# RAW DATA
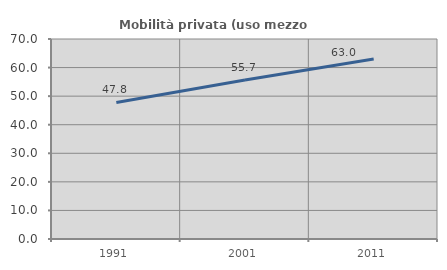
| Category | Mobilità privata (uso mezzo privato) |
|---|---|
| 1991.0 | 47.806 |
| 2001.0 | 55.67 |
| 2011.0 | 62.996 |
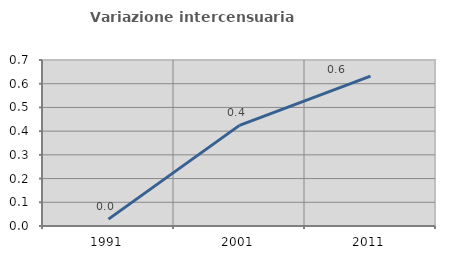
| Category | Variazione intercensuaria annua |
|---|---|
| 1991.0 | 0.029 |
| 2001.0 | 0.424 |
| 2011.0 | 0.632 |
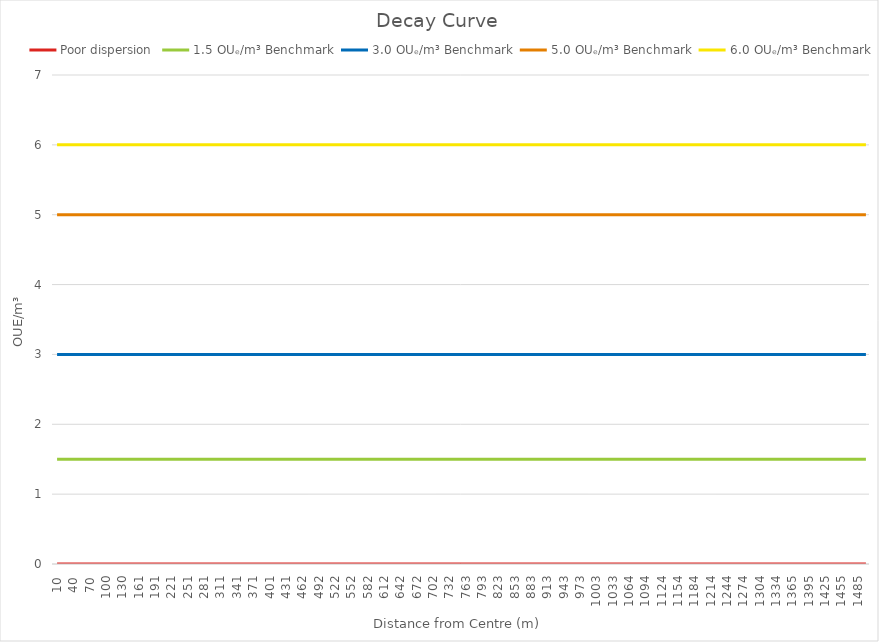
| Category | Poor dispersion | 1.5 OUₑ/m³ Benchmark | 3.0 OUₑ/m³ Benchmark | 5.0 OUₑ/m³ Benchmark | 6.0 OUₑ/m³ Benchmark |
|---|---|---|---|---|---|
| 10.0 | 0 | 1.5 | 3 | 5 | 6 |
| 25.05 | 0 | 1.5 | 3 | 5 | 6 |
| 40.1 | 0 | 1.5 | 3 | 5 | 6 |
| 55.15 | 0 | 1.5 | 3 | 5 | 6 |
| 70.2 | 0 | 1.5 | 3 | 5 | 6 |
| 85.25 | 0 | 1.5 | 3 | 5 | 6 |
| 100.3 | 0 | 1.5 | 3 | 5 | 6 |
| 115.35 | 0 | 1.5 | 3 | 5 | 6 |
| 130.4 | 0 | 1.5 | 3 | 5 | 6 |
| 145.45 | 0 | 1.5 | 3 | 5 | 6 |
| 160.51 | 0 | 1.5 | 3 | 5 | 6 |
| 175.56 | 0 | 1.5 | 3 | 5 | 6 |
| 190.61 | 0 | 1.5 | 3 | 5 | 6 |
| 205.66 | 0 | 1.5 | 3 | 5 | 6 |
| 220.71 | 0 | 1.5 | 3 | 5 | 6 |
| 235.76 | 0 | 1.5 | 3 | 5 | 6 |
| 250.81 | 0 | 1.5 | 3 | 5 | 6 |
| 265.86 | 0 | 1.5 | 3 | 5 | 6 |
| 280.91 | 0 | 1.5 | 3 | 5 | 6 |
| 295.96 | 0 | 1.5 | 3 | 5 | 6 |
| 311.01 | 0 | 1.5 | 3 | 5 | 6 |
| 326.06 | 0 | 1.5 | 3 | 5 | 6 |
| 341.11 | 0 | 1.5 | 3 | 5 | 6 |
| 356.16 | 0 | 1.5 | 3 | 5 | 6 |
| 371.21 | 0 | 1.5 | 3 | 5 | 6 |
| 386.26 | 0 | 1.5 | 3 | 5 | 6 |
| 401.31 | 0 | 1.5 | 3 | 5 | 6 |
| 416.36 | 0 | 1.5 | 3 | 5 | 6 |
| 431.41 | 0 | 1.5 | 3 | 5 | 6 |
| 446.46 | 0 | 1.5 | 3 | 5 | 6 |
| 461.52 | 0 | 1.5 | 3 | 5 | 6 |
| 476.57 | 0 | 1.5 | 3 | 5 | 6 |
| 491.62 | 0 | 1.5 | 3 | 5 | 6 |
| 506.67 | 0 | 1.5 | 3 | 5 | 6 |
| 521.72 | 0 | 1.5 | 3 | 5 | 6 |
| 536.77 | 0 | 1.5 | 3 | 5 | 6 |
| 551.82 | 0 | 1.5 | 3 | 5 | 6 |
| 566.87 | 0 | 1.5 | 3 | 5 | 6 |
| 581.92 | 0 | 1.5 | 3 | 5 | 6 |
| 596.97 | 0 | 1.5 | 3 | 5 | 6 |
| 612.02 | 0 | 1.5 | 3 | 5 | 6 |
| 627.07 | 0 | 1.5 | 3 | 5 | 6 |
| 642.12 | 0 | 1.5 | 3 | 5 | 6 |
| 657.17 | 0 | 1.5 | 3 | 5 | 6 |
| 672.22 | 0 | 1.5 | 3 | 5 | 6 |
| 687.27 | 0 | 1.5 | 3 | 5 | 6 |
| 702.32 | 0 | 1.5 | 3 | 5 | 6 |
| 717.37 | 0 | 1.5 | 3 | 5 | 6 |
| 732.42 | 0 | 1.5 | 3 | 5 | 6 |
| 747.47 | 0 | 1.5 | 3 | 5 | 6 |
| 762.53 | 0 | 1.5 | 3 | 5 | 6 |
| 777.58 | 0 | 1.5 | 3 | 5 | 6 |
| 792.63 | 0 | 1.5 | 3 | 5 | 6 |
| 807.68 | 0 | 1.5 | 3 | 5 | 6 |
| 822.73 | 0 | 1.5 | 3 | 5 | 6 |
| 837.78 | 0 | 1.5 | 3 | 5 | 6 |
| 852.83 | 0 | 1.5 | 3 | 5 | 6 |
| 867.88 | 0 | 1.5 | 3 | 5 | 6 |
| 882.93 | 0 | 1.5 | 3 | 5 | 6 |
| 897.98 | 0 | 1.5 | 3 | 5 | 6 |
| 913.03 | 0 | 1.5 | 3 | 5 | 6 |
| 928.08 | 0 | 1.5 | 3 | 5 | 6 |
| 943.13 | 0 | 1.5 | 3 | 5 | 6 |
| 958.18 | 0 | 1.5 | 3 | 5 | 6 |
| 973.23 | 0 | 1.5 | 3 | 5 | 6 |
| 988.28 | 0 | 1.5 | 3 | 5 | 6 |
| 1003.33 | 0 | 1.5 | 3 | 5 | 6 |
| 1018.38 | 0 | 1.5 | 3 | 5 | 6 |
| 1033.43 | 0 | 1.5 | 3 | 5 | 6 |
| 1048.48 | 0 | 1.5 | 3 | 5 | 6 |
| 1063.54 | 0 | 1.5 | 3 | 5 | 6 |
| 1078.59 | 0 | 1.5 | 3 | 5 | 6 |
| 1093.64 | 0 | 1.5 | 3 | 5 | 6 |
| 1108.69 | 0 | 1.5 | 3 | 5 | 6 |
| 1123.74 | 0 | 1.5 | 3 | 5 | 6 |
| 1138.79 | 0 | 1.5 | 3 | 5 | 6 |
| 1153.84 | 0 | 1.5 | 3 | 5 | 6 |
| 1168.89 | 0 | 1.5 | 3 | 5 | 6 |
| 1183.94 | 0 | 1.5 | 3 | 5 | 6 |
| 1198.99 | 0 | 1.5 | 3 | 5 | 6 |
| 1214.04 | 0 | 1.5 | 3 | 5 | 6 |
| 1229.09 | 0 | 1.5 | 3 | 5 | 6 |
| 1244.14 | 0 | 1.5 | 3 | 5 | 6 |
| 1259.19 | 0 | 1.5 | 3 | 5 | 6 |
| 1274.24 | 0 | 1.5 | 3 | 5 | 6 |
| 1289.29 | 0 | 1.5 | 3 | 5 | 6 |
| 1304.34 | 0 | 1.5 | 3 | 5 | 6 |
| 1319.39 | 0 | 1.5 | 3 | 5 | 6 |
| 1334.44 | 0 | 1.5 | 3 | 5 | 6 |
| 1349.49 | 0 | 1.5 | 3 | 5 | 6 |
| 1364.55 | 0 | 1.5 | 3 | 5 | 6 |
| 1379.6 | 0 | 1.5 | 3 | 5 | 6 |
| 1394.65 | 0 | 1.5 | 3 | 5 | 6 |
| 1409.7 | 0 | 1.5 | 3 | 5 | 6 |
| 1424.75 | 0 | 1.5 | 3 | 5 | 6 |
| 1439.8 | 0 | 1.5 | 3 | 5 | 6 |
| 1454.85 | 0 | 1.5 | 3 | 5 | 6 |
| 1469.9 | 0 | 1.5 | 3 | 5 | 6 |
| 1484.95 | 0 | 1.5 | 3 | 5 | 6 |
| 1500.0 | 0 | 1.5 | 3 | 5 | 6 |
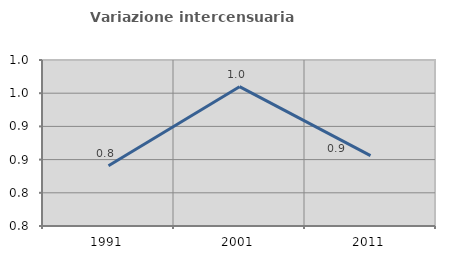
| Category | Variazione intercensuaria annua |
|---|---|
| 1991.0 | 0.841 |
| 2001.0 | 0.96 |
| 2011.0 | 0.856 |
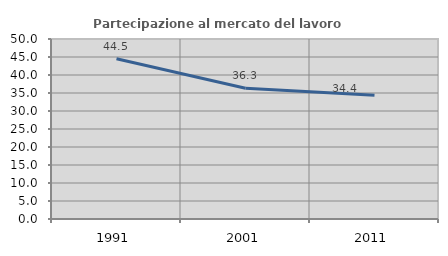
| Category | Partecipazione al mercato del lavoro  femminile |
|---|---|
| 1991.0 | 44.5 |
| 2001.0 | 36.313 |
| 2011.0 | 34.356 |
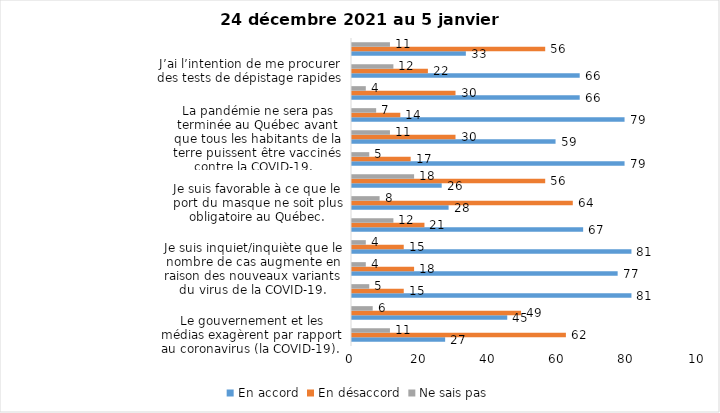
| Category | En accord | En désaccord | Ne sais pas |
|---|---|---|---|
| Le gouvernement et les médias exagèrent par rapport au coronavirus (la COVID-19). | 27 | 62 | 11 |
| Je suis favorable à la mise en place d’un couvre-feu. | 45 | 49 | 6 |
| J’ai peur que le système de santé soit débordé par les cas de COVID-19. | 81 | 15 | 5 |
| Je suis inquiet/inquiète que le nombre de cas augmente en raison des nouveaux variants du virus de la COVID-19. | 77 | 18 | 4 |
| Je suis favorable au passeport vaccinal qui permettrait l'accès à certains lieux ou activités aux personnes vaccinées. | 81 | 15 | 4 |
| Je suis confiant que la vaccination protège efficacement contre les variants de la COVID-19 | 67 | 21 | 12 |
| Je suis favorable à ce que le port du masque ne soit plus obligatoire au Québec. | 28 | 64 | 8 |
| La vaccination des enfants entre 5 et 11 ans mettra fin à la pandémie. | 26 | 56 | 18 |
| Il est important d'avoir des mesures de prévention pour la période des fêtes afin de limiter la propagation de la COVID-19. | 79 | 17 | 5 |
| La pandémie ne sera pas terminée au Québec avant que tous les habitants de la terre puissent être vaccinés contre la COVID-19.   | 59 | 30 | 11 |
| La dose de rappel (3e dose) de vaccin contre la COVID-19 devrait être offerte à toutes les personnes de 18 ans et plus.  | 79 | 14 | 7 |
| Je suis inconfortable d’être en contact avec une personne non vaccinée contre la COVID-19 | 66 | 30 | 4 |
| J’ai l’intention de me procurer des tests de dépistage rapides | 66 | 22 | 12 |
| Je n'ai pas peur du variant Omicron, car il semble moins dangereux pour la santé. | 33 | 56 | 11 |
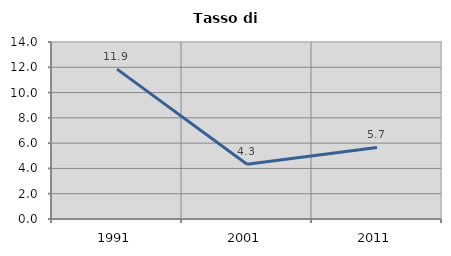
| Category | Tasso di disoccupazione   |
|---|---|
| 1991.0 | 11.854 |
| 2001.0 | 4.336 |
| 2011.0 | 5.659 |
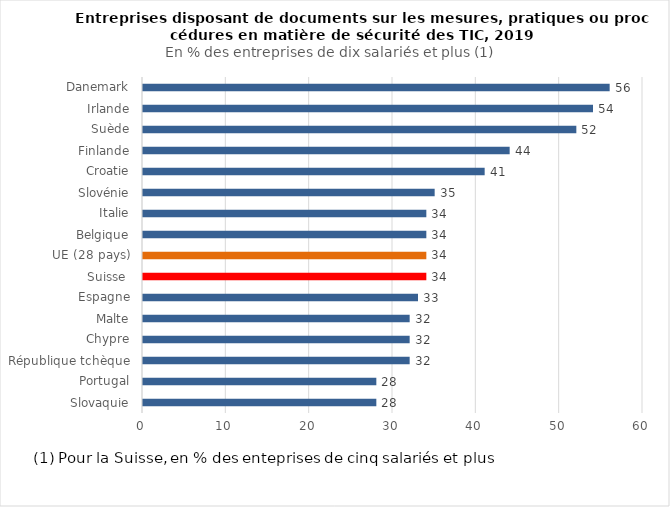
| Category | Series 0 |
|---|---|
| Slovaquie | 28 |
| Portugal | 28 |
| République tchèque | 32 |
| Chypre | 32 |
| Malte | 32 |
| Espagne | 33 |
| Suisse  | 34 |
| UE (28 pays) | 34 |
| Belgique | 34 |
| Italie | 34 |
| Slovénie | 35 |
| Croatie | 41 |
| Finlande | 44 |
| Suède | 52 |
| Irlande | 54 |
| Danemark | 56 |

# ACTIVITY
Beginning at the line with "732.42 | 0 |" and ending at the line with "852.83 | 0 |", reproduce each line of the data above exactly, and add no other lines.

# RESPONSE TO THIS EXERCISE
| 732.42 | 0 | 1.5 | 3 | 5 | 6 |
| 747.47 | 0 | 1.5 | 3 | 5 | 6 |
| 762.53 | 0 | 1.5 | 3 | 5 | 6 |
| 777.58 | 0 | 1.5 | 3 | 5 | 6 |
| 792.63 | 0 | 1.5 | 3 | 5 | 6 |
| 807.68 | 0 | 1.5 | 3 | 5 | 6 |
| 822.73 | 0 | 1.5 | 3 | 5 | 6 |
| 837.78 | 0 | 1.5 | 3 | 5 | 6 |
| 852.83 | 0 | 1.5 | 3 | 5 | 6 |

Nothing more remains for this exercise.